Let  $f\left(x\right)=\left\{x\right\}\left[x\right];g\left(x\right)=a{x}^2$ the sum of all real solutions of equation satisfying $f\left(x\right)=g\left(x\right)$ is 420 (where $a$ is (+ve) rational number), then  $a$ is equal to (where $[.]$ and $\{.\}$ represents greatest integer function and fractional part function respectively)
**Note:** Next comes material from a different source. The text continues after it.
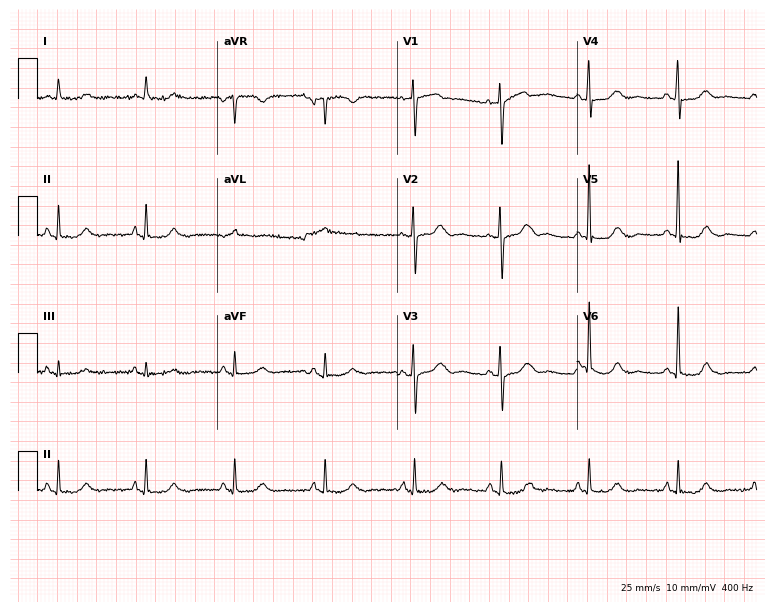
12-lead ECG (7.3-second recording at 400 Hz) from a 74-year-old female patient. Labelled as a normal ECG.
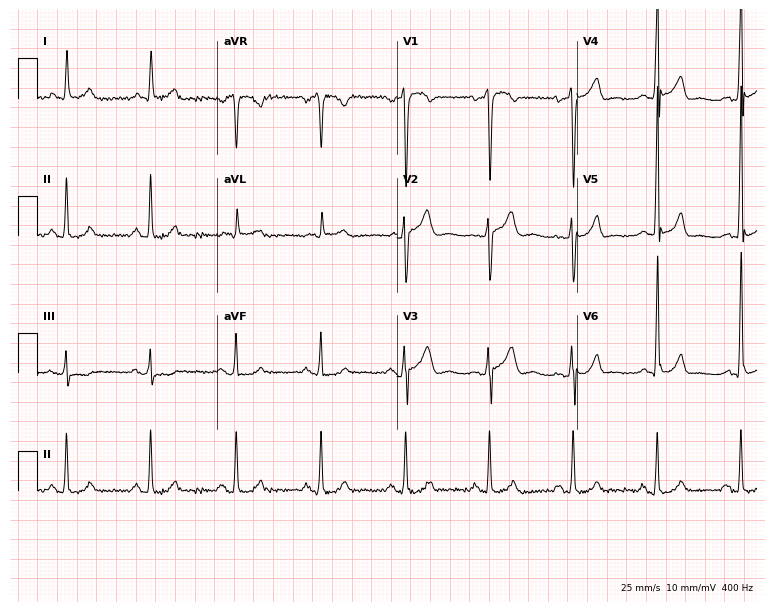
12-lead ECG from a male patient, 49 years old. No first-degree AV block, right bundle branch block (RBBB), left bundle branch block (LBBB), sinus bradycardia, atrial fibrillation (AF) or sinus tachycardia recorded for this tracing. Only these six findings were labelled.
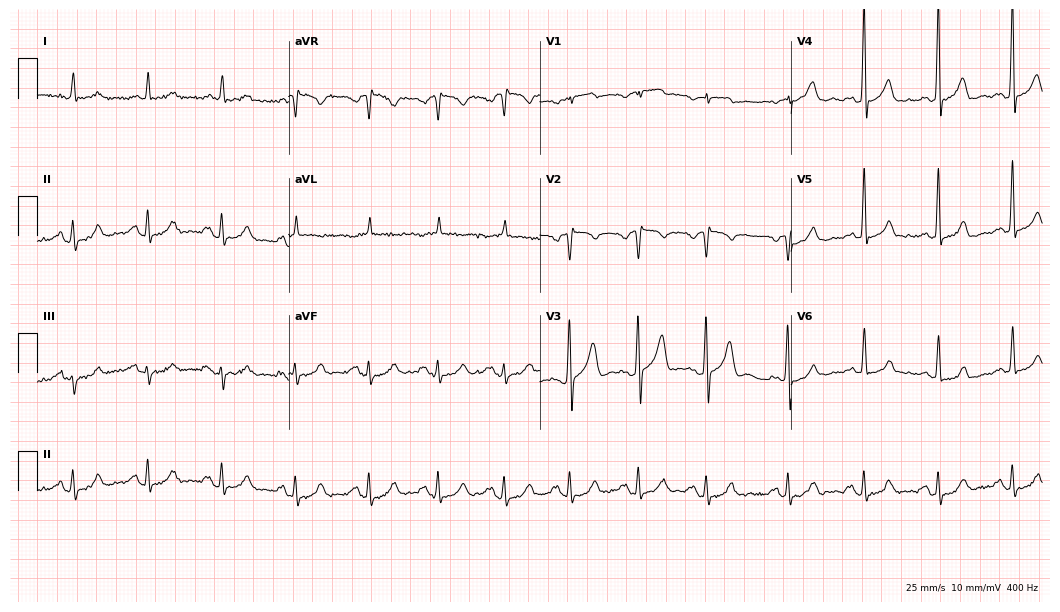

$\left[x\right]\left\{x\right\}=a{x}^2$

Case-I  $\left[x\right].\left\{x\right\}<0$  where  $x<0$ while  $a{x}^2\ge 0\forall x\in R$ and  $x=0$ is one solution but that does not affect the sum of the solution
Thus we need to look at (+ve) solutions for  $n\le x<n+1$
$a{x}^2-nx+n^2=0\Rightarrow x=\frac{n\pm \sqrt{n^2-4a{n}^2}}{2a}=n\left(\frac{1\pm \sqrt{1-4a}}{2a}\right)$

For (+Ve) roots we consider  $x=\frac{n}{2a}(1-\sqrt{1-4a})$
Since , sum of all solutions is 420 
$$\begin{gathered} \Rightarrow \sum \frac{n}{2a}(1-\sqrt{1-4a})=420\Rightarrow \left(\frac{1-\sqrt{1-4a}}{2a}\right)\sum n=420 \\ \Rightarrow \left(\frac{1-\sqrt{1-4a}}{2a}\right)\left(\frac{n(n+1)}{2}\right)=420\Rightarrow \left(\frac{1-\sqrt{1-4a}}{2a}\right)406=420 \end{gathered}$$

(Considering n is 28 I,e   $\frac{n(n+1)}{2}= 406$ at  $n=28$  which is nearer to 420) 

 $\Rightarrow a=\frac{29}{900}$